Records supplied –
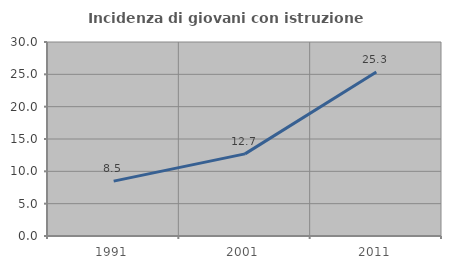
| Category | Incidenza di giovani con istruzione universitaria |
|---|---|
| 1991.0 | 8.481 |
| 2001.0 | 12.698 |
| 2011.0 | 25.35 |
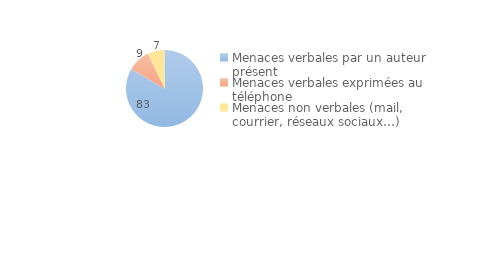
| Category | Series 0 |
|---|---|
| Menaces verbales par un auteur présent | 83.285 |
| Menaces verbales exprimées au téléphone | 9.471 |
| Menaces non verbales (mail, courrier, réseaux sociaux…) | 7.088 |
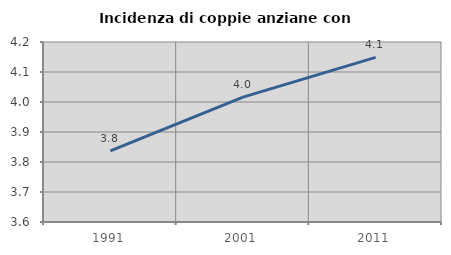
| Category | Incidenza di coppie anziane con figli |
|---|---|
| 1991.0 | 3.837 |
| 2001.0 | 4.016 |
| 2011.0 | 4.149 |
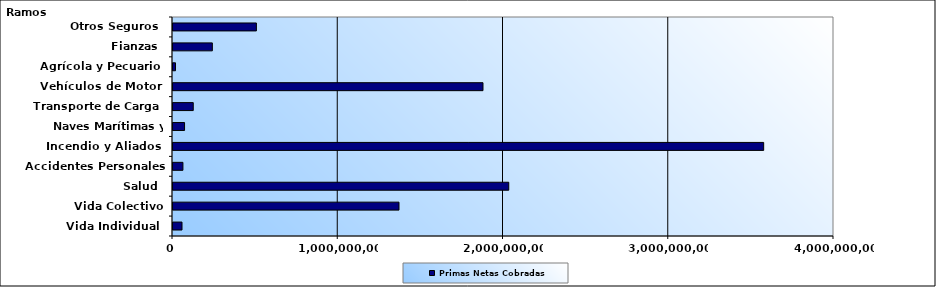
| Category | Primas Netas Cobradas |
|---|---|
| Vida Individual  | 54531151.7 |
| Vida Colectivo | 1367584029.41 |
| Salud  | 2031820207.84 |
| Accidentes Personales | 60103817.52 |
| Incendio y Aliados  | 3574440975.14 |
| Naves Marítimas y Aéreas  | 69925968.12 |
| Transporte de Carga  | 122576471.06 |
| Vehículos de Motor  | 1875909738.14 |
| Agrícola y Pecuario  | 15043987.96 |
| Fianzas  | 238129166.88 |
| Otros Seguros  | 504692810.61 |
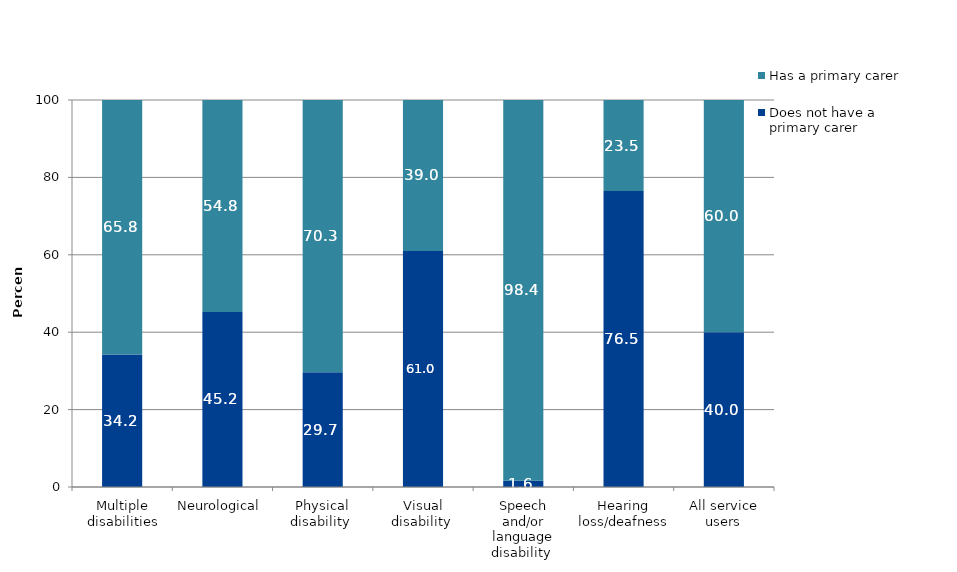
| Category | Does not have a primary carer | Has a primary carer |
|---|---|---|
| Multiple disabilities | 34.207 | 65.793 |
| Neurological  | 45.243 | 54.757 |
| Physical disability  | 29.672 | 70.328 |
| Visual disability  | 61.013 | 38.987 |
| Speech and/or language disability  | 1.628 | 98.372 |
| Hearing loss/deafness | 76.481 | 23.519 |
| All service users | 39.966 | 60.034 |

---

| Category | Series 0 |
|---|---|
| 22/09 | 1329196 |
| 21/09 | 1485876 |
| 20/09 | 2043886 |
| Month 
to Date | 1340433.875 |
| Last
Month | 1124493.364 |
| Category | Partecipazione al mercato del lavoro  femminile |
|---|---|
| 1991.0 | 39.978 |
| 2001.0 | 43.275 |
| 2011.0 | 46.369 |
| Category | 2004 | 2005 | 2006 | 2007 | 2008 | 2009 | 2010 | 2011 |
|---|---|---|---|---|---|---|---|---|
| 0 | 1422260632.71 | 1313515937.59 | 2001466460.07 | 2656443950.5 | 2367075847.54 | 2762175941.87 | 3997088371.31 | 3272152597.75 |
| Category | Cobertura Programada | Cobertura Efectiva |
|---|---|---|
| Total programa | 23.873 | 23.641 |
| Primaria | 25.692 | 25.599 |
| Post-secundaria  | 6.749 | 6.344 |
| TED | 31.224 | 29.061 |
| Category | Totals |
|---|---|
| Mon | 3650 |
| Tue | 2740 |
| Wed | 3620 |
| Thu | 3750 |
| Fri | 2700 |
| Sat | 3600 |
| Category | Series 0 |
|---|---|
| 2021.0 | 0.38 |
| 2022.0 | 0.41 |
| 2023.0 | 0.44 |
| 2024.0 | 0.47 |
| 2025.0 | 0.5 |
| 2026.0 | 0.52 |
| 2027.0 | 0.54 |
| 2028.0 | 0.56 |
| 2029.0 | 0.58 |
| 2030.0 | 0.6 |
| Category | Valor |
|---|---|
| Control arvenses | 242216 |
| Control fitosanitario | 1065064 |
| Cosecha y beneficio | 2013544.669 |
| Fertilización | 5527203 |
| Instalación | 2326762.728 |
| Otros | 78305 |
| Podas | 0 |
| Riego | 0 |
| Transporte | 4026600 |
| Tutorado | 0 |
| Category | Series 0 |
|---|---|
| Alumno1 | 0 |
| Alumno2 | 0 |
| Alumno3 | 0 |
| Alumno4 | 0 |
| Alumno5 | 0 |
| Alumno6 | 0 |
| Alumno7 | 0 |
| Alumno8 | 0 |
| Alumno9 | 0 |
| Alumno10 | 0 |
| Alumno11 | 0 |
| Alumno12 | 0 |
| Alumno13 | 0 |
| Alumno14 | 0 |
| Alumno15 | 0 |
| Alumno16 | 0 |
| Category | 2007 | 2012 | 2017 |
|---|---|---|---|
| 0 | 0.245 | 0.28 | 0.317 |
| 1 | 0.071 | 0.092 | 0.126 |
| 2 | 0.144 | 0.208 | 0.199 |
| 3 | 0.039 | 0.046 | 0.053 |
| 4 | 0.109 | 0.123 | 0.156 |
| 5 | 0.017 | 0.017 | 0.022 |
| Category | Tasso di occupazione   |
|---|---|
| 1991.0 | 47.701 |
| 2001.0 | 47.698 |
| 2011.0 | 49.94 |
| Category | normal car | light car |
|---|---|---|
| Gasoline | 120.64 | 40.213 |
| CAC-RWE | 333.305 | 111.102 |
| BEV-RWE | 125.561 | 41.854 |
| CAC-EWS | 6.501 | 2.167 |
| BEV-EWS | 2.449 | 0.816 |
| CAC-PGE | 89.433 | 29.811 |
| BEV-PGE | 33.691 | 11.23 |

Action item – Each line of the listing above that contains the word "disability" is to be copied.

Reply –
| Physical disability  | 29.672 | 70.328 |
| Visual disability  | 61.013 | 38.987 |
| Speech and/or language disability  | 1.628 | 98.372 |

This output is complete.